8. EVPN Route Target Filtering and Multi-Tenant VNI Scoping
In a multi-tenant EVPN fabric, a single BGP session carries routes for potentially hundreds of tenants, each with their own VNI. Without filtering, a tenant in VNI 100 would receive the MAC/IP advertisements of VNI 200, causing the VTEP to install irrelevant MAC entries and waste TCAM space. Route Target (RT) filtering is the EVPN mechanism for scoping route propagation to only the VNIs that a given VTEP participates in.
The Route Target Constraint Mechanism
Each VNI in EVPN is associated with a Route Target (RT) — an extended community attribute (8 bytes: 2-byte Type + 6-byte Value, typically encoded as or ). The RT is attached to every Type-2, Type-3, and Type-5 route belonging to that VNI. On the receiving VTEP, the BGP process checks each received route's RT against the import RT list configured for each VNI on the local VTEP. If the RT does not match any local VNI, the route is not installed in the Adj-RIB-In — it is discarded before consuming MAC table memory.
This filtering occurs in the BGP control plane, not the data plane. The BGP RT Constraint (RFC 4684) optimization goes a step further: instead of receiving all routes and filtering locally, the VTEP advertises a Route Target Membership NLRI (RTM-NLRI) to its Route Reflector, indicating which RTs it is interested in.

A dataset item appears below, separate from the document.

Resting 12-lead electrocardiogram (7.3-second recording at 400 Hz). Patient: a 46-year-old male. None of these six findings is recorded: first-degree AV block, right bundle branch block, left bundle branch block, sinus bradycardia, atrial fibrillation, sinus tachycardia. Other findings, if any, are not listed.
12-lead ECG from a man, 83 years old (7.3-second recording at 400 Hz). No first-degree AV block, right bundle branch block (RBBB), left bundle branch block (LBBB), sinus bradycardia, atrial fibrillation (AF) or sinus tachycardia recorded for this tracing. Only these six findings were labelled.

The RR then sends only matching routes, reducing the BGP UPDATE rate on each VTEP by 60–90% in a multi-tenant fabric:
AFI: 1 (L2VPN), SAFI: 132 (RT Membership)
Route Target: 65000:100 (VNI 100)
Action: Import (receiving VTEP wants this VNI's routes)

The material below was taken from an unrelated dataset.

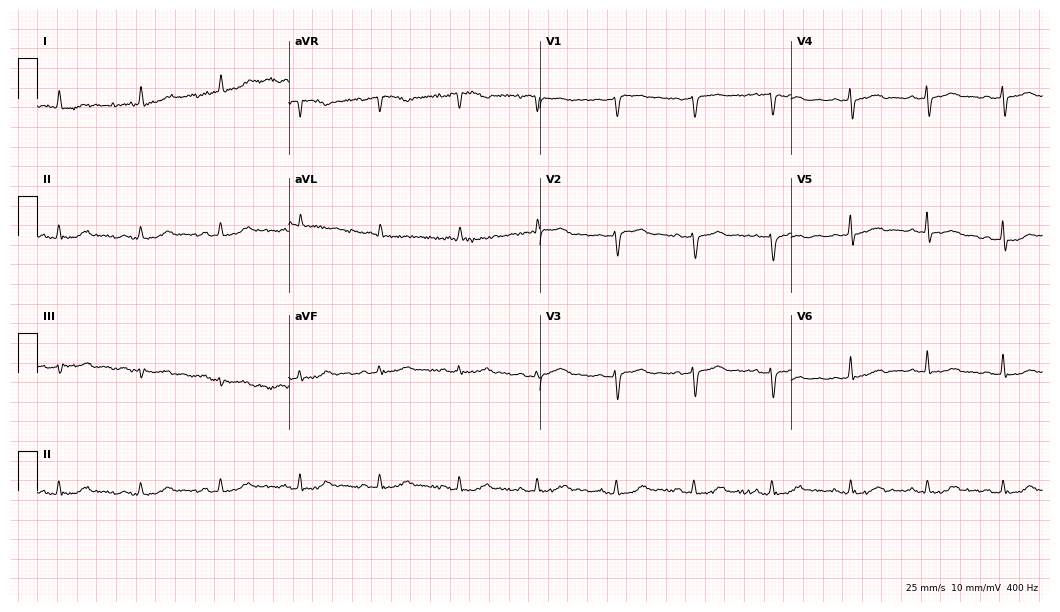
12-lead ECG from a 70-year-old female. No first-degree AV block, right bundle branch block, left bundle branch block, sinus bradycardia, atrial fibrillation or sinus tachycardia recorded for this tracing. Other findings, if any, are not listed.

The RT Constraint with Multiple Route Reflectors
In a fabric with multiple Route Reflectors for redundancy, each RR independently receives RTM-NLRIs from each VTEP. If an RR does not receive an RTM-NLRI for RT 65000:100 from any client, it drops all routes carrying that RT from its outbound UPDATEs to all clients. This is called RT Pruning and is the mechanism that prevents a VNI configured on only 5 out of 500 leaf switches from wasting BGP processing on the other 495 leaves. Cumulus Networks reported that RT Constraint reduced BGP memory usage by 55% in a 1,000-leaf fabric with 200 distinct VNIs.